- TASK REQUIREMENTS: Reproduce the material below only from the line with "マキタ岡崎工場（岡崎市合歓木町）" to the line with "A José Martí", both included, keeping each line exact and dropping the pictures.

- RECORDS TO PROCESS:
════

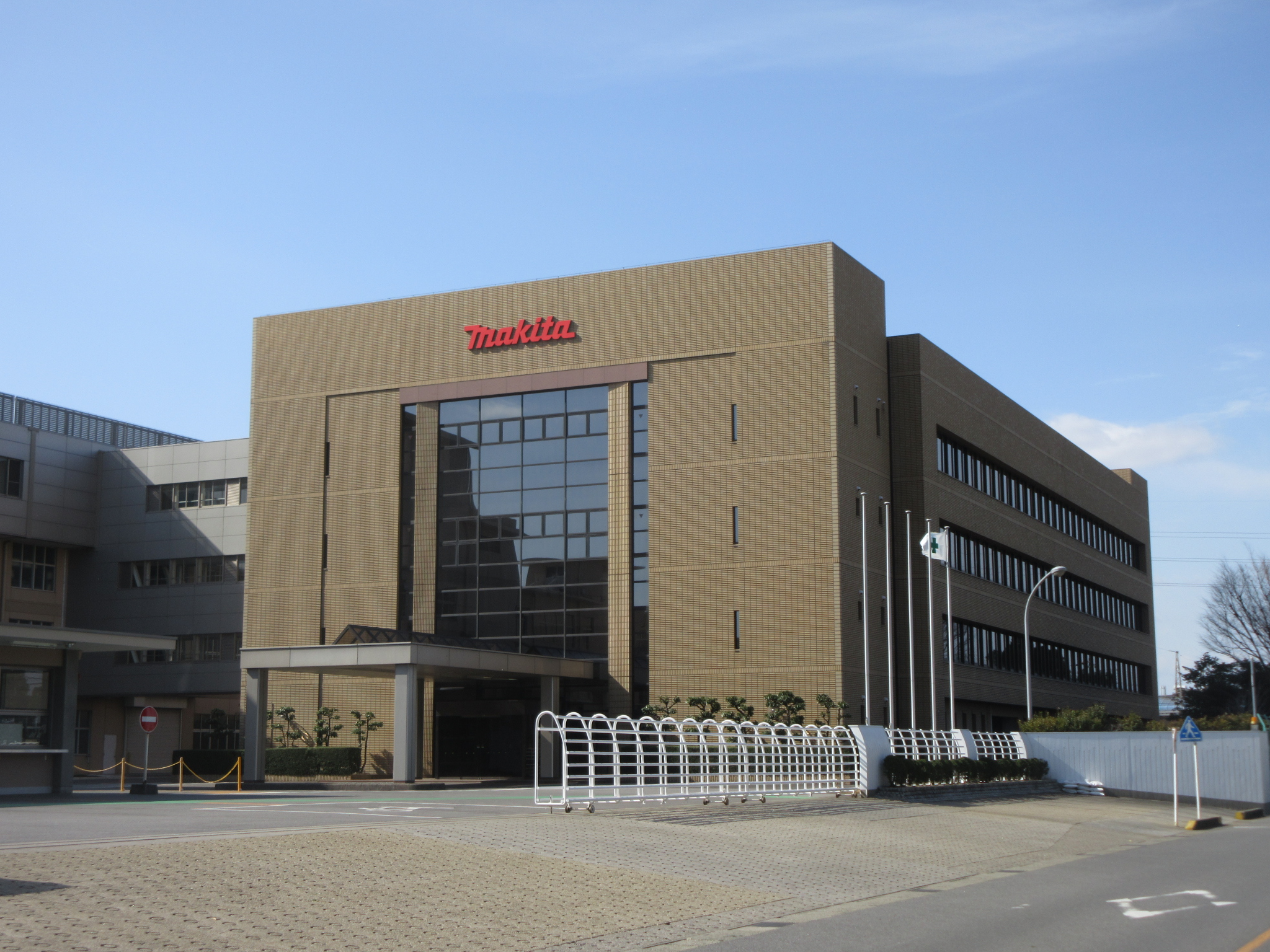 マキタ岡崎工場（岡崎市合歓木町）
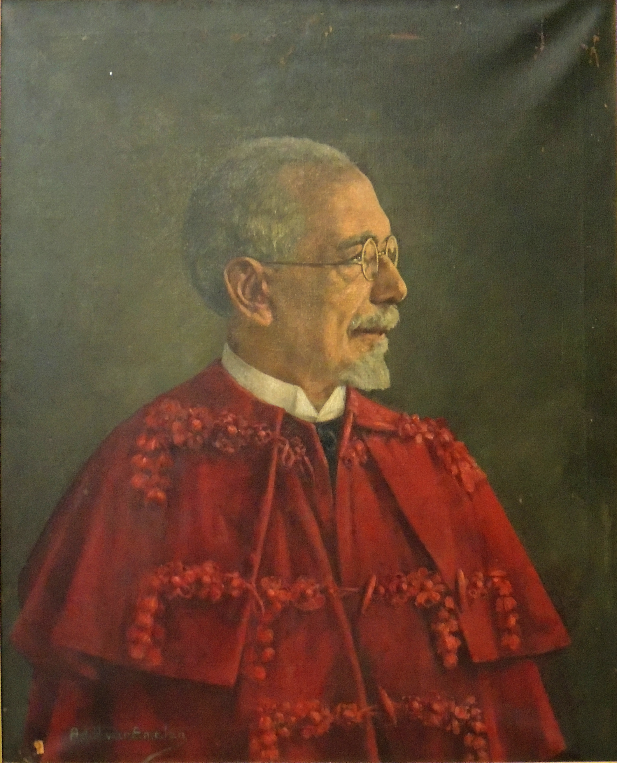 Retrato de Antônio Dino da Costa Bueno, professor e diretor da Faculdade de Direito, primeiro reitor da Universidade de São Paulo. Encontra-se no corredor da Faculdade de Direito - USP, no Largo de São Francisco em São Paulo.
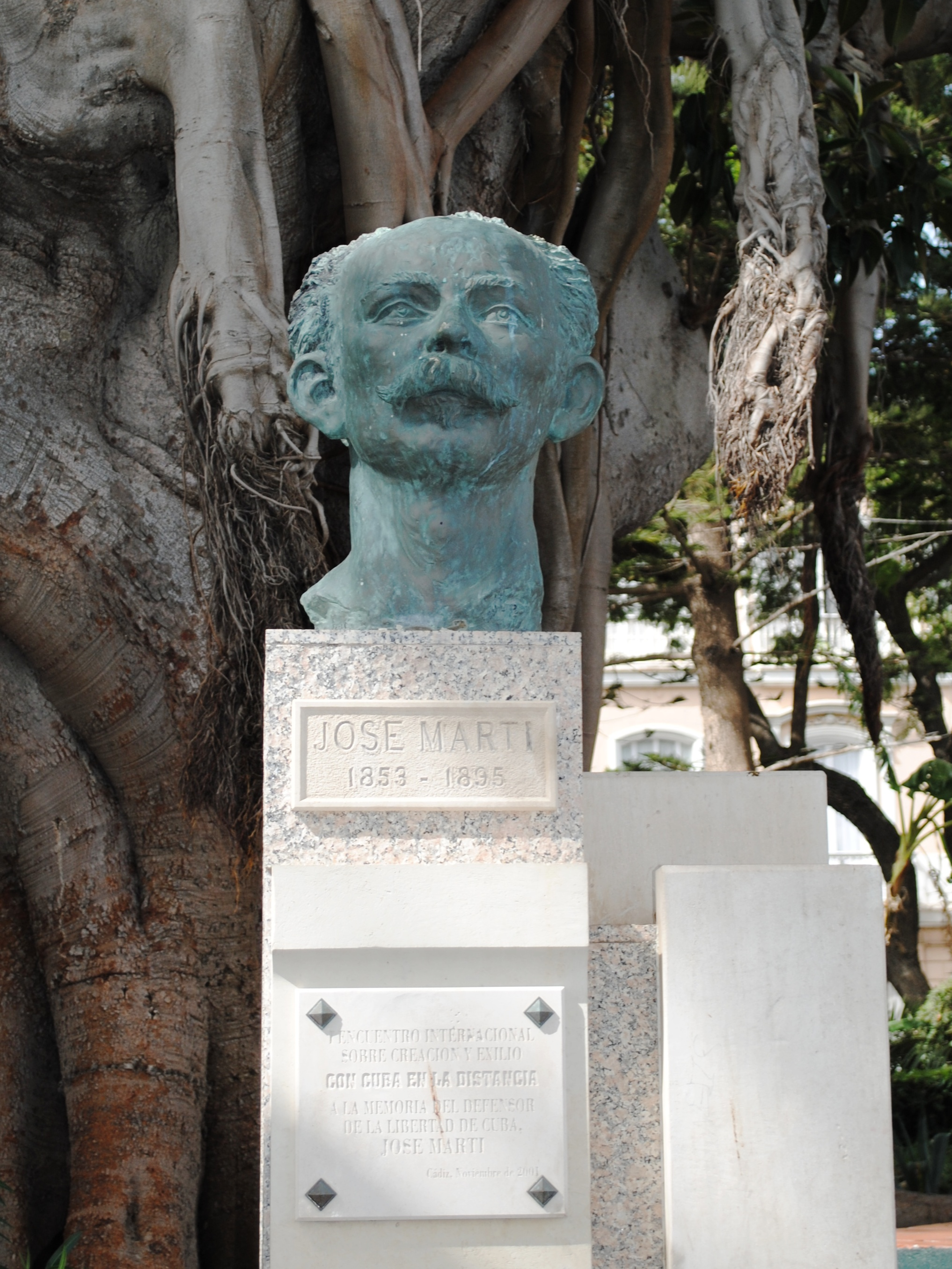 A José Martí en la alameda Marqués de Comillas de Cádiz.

════

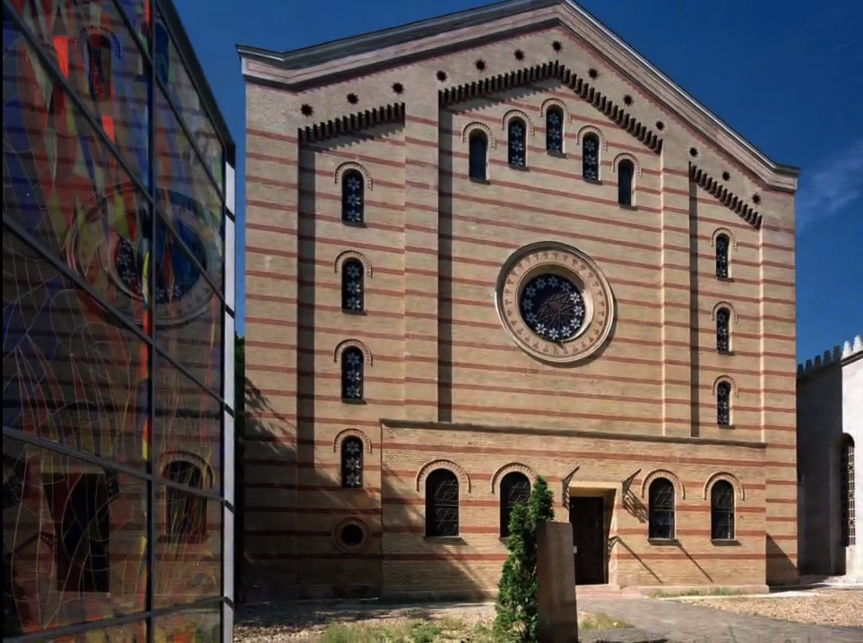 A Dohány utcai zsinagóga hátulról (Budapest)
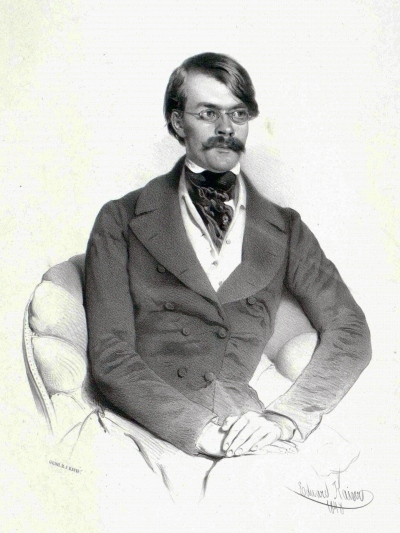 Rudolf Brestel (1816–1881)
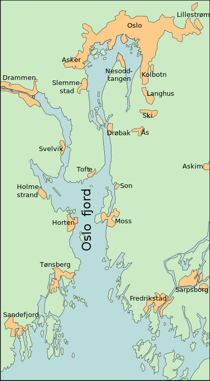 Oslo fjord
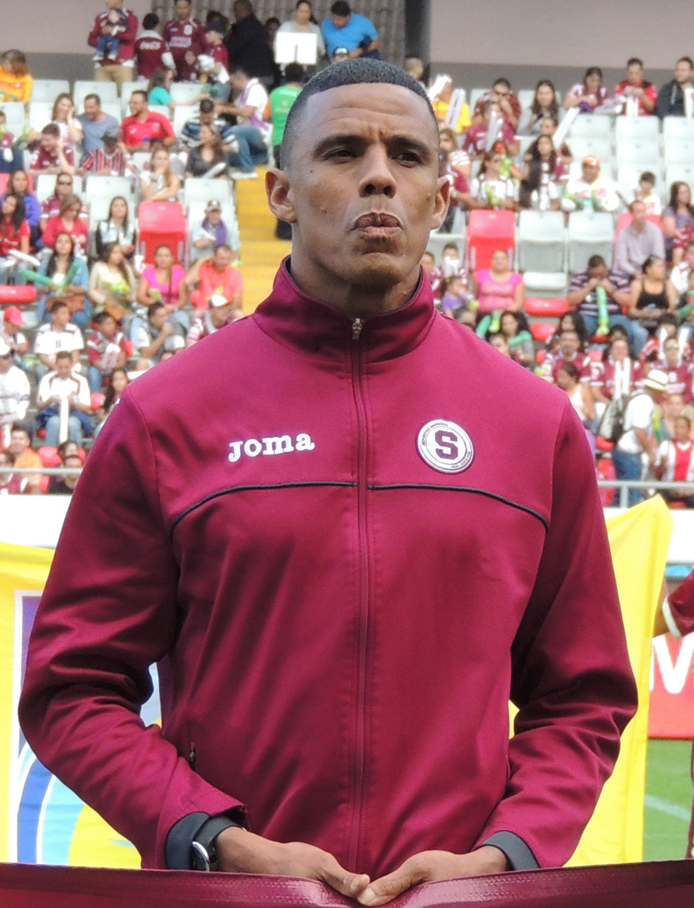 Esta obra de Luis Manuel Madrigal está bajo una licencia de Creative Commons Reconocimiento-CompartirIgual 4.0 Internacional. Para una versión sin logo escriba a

════

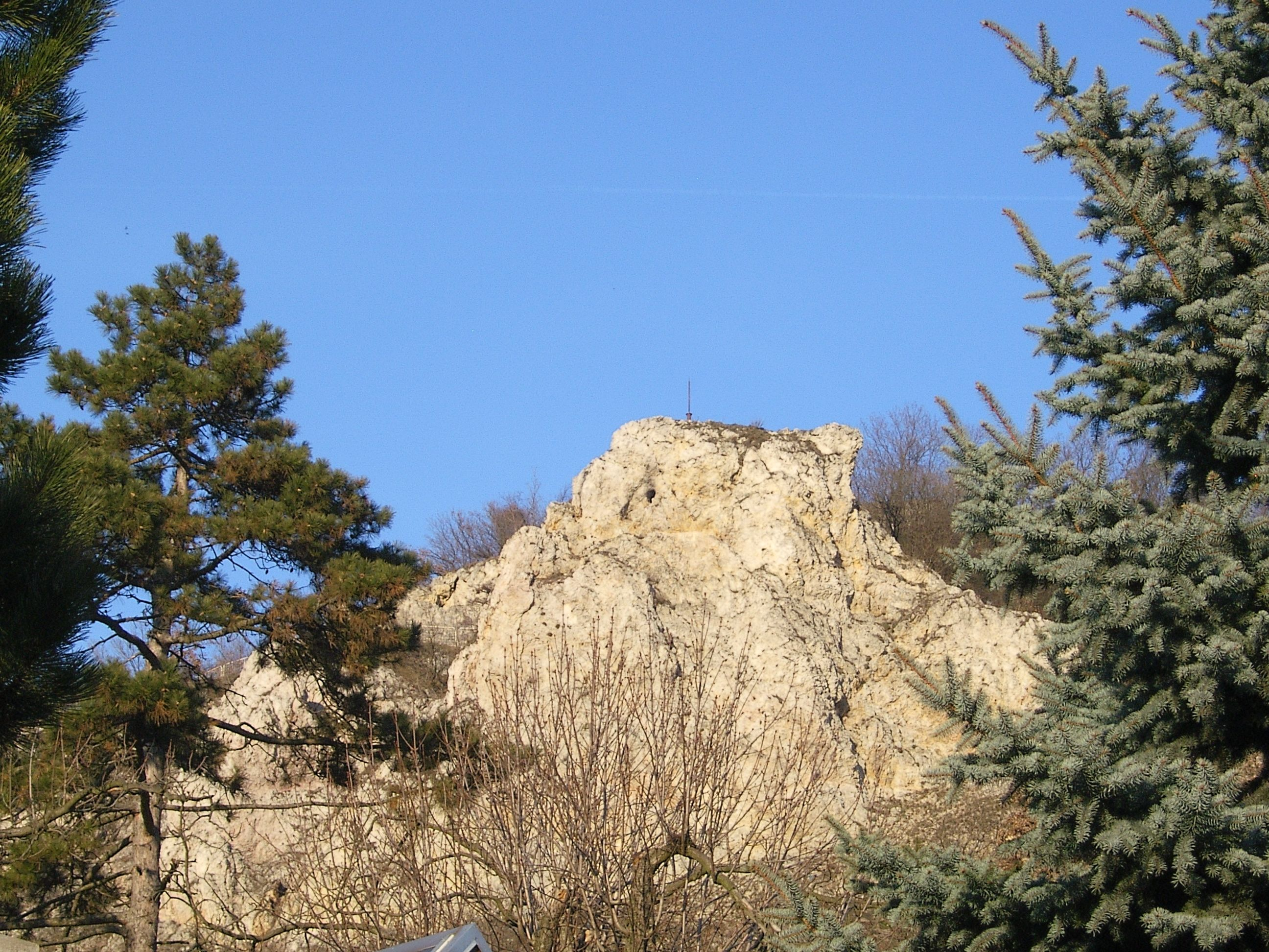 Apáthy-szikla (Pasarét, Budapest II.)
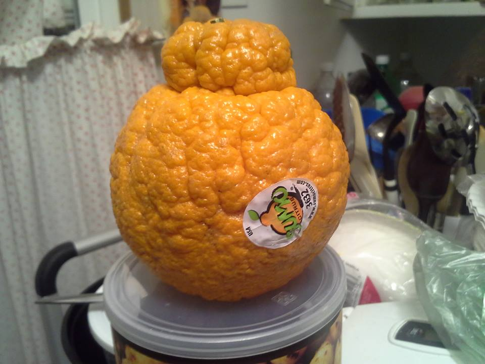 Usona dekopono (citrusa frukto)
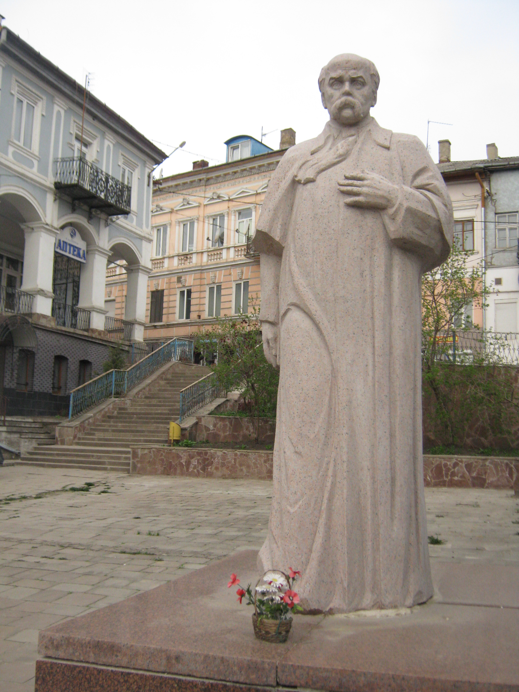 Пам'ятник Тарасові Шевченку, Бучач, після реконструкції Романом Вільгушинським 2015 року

════

- OUTPUT BELOW:
 マキタ岡崎工場（岡崎市合歓木町）
 Retrato de Antônio Dino da Costa Bueno, professor e diretor da Faculdade de Direito, primeiro reitor da Universidade de São Paulo. Encontra-se no corredor da Faculdade de Direito - USP, no Largo de São Francisco em São Paulo.
 A José Martí en la alameda Marqués de Comillas de Cádiz.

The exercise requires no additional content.